• [Problem statement] Please produce an exact copy of only the lines from the one with "Alfred-Kunze-Sportpark in Leipzig, beim" through the last one of the material, without pictures.

• [Given information]
# # # #
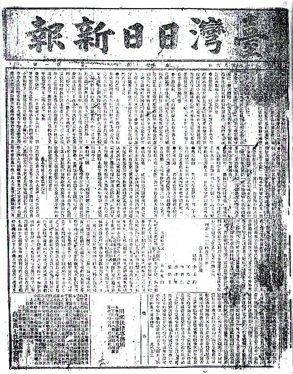 1898年的《台灣日日新報》創刊號。
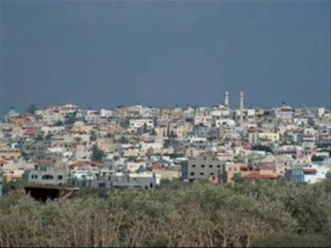 صورfة لقرية جت، منظر للجهة الغربية للقرية
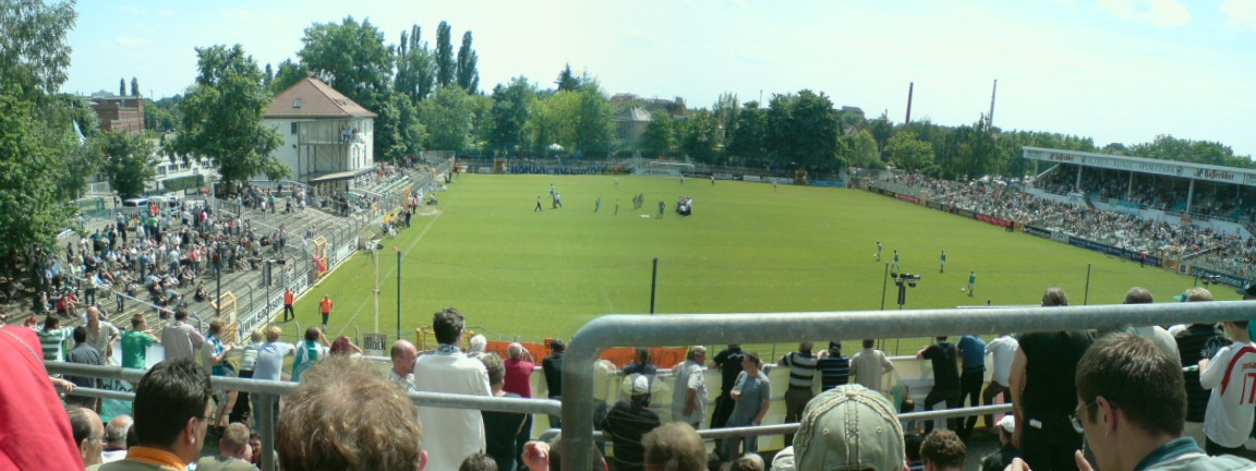 Alfred-Kunze-Sportpark in Leipzig, beim Oberligaspiel FC Sachsen Leipzig gegen CZ Jena Amateure.
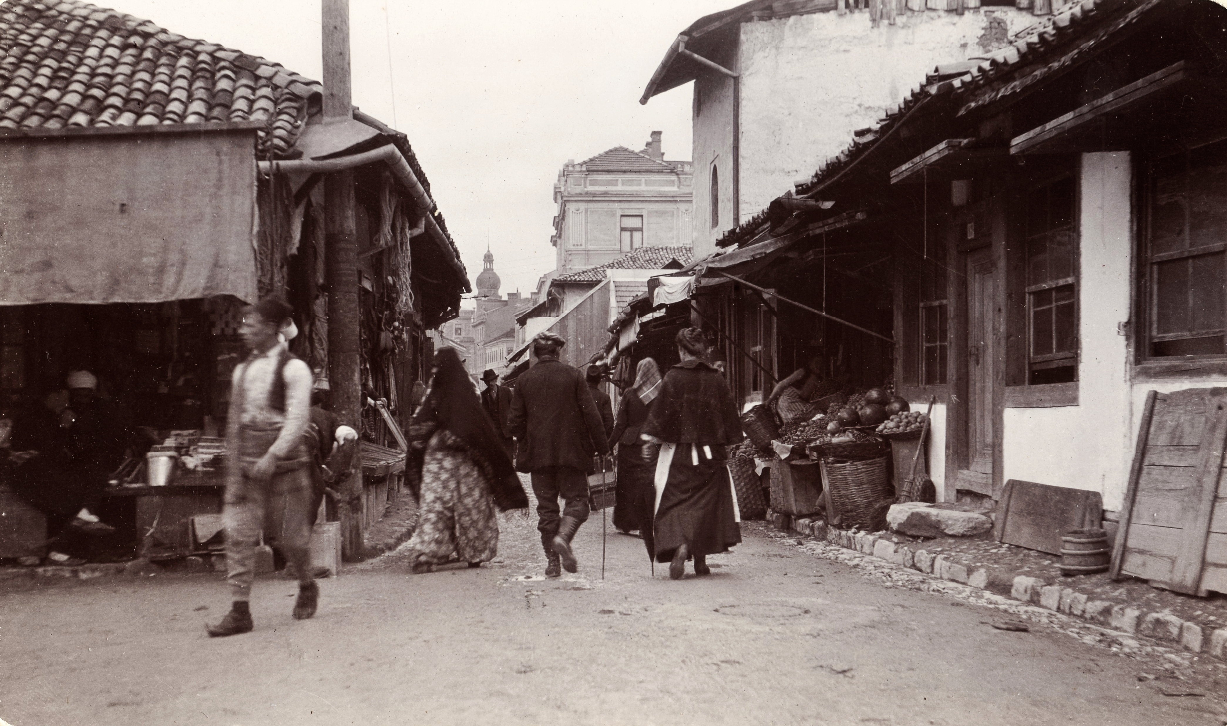 Bascarsija. Location: Bosnia and Herzegovina, Sarajevo Tags: street view, genre painting, bazaar, burqa Title: Bascarsija.
# # # #
• [Reply to the task]
 Alfred-Kunze-Sportpark in Leipzig, beim Oberligaspiel FC Sachsen Leipzig gegen CZ Jena Amateure.
 Bascarsija. Location: Bosnia and Herzegovina, Sarajevo Tags: street view, genre painting, bazaar, burqa Title: Bascarsija.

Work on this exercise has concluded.